Wholesale prices rose 0.7% in February, nearly double expectations and a not-so-subtle reminder that inflation still has a pulse — and apparently a gym membership. The year-over-year figure clocked in at 3.4%, the biggest jump since February 2025, according to fresh data from the Bureau of Labor Statistics.

Economists had penciled in something closer to 0.3%. The data instead delivered a plot twist. Again. Core PPI, which strips out the usual suspects — food, energy, and trade services — rose 0.5% on the month and 3.5% annually. That’s 10 straight months of increases, for anyone still hoping inflation would politely excuse itself.

Goods prices did most of the heavy lifting, climbing 1.1% — the biggest gain since August 2023. Food prices rose 2.4%, energy jumped 2.3%, and vegetables posted a jaw-dropping 48.9% increase. Yes, your salad is now a luxury item.

Services, not to be outdone, rose 0.5% for a third straight month. Traveler accommodation services spiked 5.7%, suggesting vacations are still happening — they’re just costing more than your last impulse buy.

Not everything joined the inflation party. Jewelry prices fell 4%, apparel margins dropped 4.5%, and soft drinks slipped. So if you’re looking for bargains, apparently it’s time to accessorize and hydrate.

The bigger issue is what comes next. Producer prices tend to bleed into consumer prices with a lag, meaning today’s wholesale spike could be tomorrow’s CPI headache.
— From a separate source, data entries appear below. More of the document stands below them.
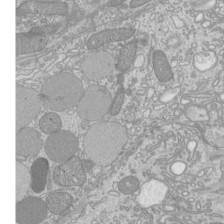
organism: Mouse
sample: Cilia; mouse epididymis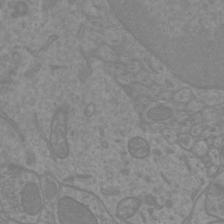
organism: Mouse
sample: Cortical neurons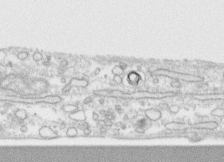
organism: Human
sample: CRL-1474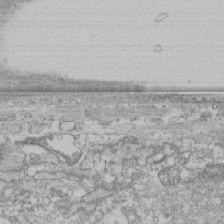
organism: Human
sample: CRL-1474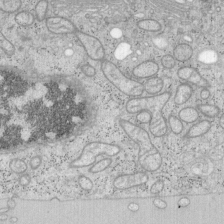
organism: Mouse
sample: OT-I killer T cells with ID8 ovarian cancer cells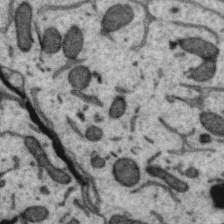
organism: Zebra finch
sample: Brain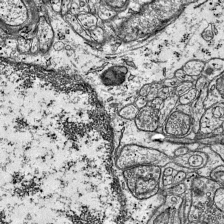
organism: Mouse
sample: Visual Cortex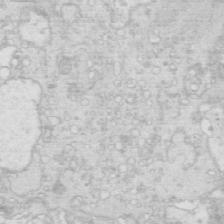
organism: Mouse
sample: Multiciliated cells

Add in energy volatility and geopolitical noise, and suddenly “ inflation cooling” feels like wishful thinking dressed up as analysis.
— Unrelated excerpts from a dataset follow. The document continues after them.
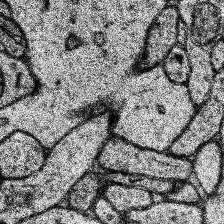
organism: Human
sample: Temporal Lobe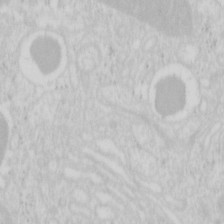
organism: Mouse
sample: Pancreas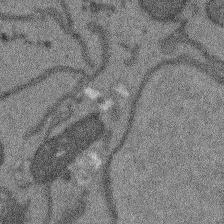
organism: Arabidopsis thaliana
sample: Root tip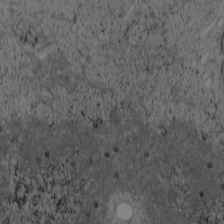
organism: African green monkey
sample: COS-7 cells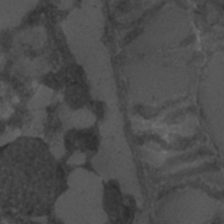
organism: C. elegans
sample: C. elegans embryo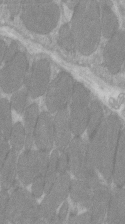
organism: C57BL Mouse
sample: Tibialis anterior muscle cell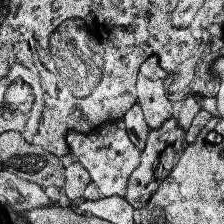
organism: Human
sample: Temporal Lobe

Timing, as always, is everything. The report lands right as the Federal Open Market Committee (FOMC) wraps its March 17–18 meeting today. Markets already expect the Fed to hold rates steady at 3.50% to 3.75%, with near certainty priced in. That expectation probably isn’t changing today. But the tone? That’s another story.

A hotter-than-expected PPI doesn’t scream “cut rates soon.” It whispers — or maybe shouts — “not so fast.” The higher-for-longer narrative just got a fresh coat of paint. Markets reacted accordingly, with early chatter pointing to rising Treasury yields, a firmer dollar, and a cautious mood across risk assets. Translation: nobody’s throwing a celebration just yet.
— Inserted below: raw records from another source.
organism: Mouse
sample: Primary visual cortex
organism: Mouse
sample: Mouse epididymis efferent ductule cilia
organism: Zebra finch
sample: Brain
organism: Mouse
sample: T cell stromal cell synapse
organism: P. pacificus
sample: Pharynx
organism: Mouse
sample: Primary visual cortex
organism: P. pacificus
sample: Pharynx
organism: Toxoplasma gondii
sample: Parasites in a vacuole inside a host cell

Bitcoin dropped to an intraday low of $72,296 per coin, following the announcement, and equities futures show a rough opening for Wall Street. For policymakers, the message is clear. Inflation hasn’t been defeated — it’s just been playing dead. And now it’s back on its feet, asking uncomfortable questions.

For everyone else, the takeaway is simpler. Prices upstream are rising, and sooner or later, that bill tends to find its way downstream.

  • What is the PPI and why does it matter?
    The Producer Price Index tracks wholesale inflation and often signals where consumer prices are headed next.
  • Why did February’s PPI surprise markets?
    It rose 0.7% instead of the expected 0.3%, showing stronger-than-anticipated inflation pressure.
  • How does this affect Federal Reserve policy?
    Hotter inflation reduces the likelihood of near-term rate cuts and supports a cautious stance.
  • Will this impact everyday prices?
    Yes, rising producer costs often pass through to consumers over time, pushing retail prices higher.